Reform UK suspends Scots candidates for ‘vile and offensive’ remarks 5

Reform UK suspends Scots candidates for ‘vile and offensive’ remarks

Nigel Farage’s Reform UK party has suspended two Scottish general election candidates after a Ferret investigation found posts by prominent far right figures and hateful comments about trans people were shared on their social media accounts.

Reform candidates standing in Scottish constituencies in the next UK general election include Stephen McNamara who is described as a “proud tax avoider” in his Twitter bio. McNamara said trans people have a “severe mental illness” and that their “days are numbered”.

An account belonging to David McNabb, a fellow candidate, shared a video from far right commentator Katie Hopkins, and another post which said first minister Humza Yousaf should not be able to hold a rugby trophy because he is “more Pakistani than Scottish.”

Reform said it had suspended both candidates and launched an “immediate investigation” after The Ferret brought their comments to light.

Another candidate’s social account made derogatory remarks about Catholics and benefit claimants, and described Scottish nationalists as Nazis.

The Ferret can also reveal that Reform UK’s Scotland organiser is a former director of a lobby group set up to challenge the scientific consensus on climate change.

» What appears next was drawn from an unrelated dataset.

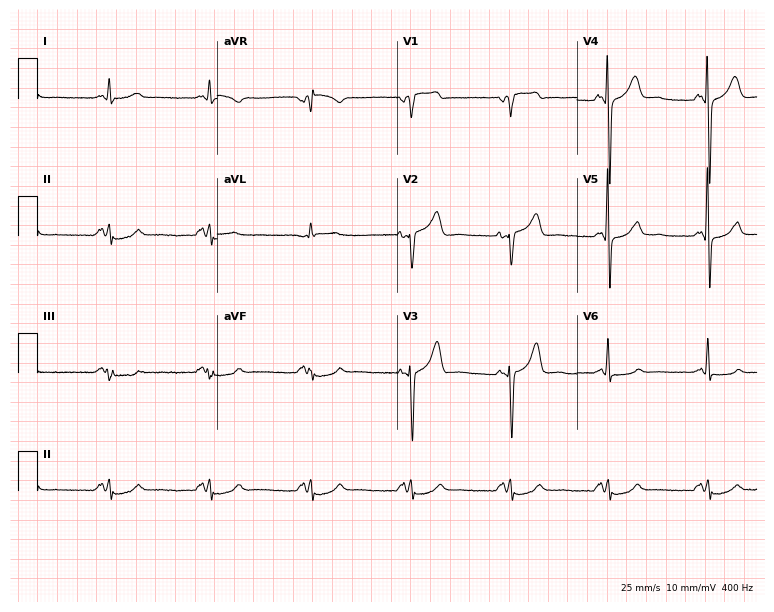
12-lead ECG from a male patient, 61 years old. Screened for six findings — first-degree AV block, right bundle branch block, left bundle branch block, sinus bradycardia, atrial fibrillation, sinus tachycardia — none is recorded.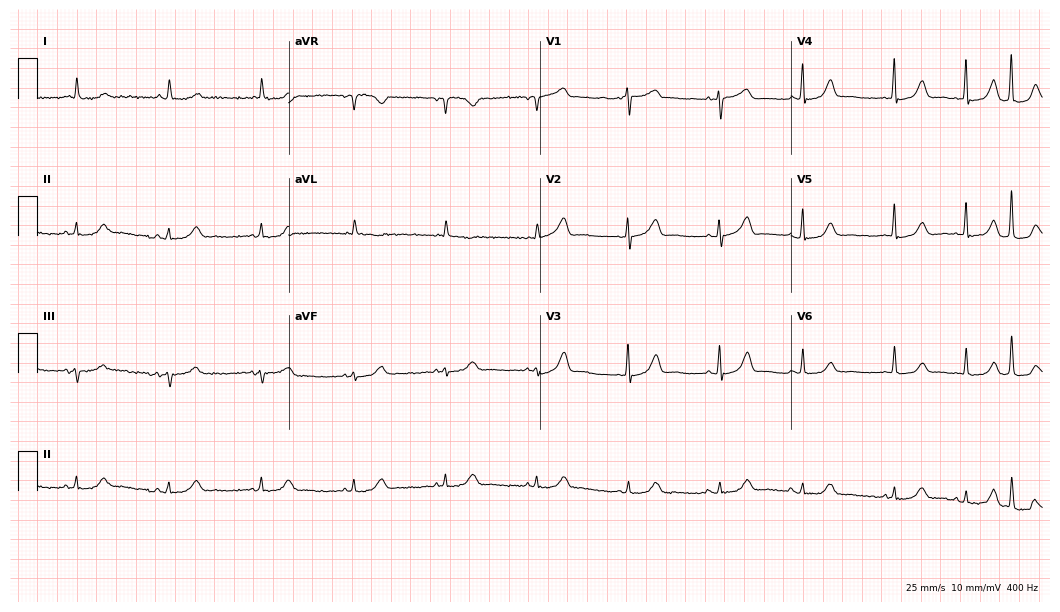
Standard 12-lead ECG recorded from a female, 78 years old (10.2-second recording at 400 Hz). None of these six findings is recorded: first-degree AV block, right bundle branch block (RBBB), left bundle branch block (LBBB), sinus bradycardia, atrial fibrillation (AF), sinus tachycardia. Only these six findings were labelled.

Reform, a right-wing populist party founded by Farage and led by Richard Tice, is yet to make an electoral breakthrough north of the border, but has vowed to contest every seat in Scotland, England and Wales at the next general election.

The Ferret looked into public comments made by those which the party lists have chosen to stand in Scottish constituencies so far.

Remarks from Reform’s Scots candidates

An account belonging to Stephen McNamara, who was selected as the candidate for Kilmarnock and Louden, has made dozens of posts advocating gun ownership. In 2023, he apparently replied to a post featuring a clip of a BBC interview with a trans person, and commented: “Their days are numbered. Just like the days of trans people are numbered…”

In the same year, McNamara’s account branded three Scottish equalities organisations as “tax payer funded peadophile (sic) services.”

A response to a 2023 tweet from LGBTQ+ charity Stonewall, which challenged perceived transphobia in the media, said: “Time to ‘Stonewall’ the absurdity that being trans is normal. It’s not. You’re all mentall (sic) ill and need psychiatric treatment.”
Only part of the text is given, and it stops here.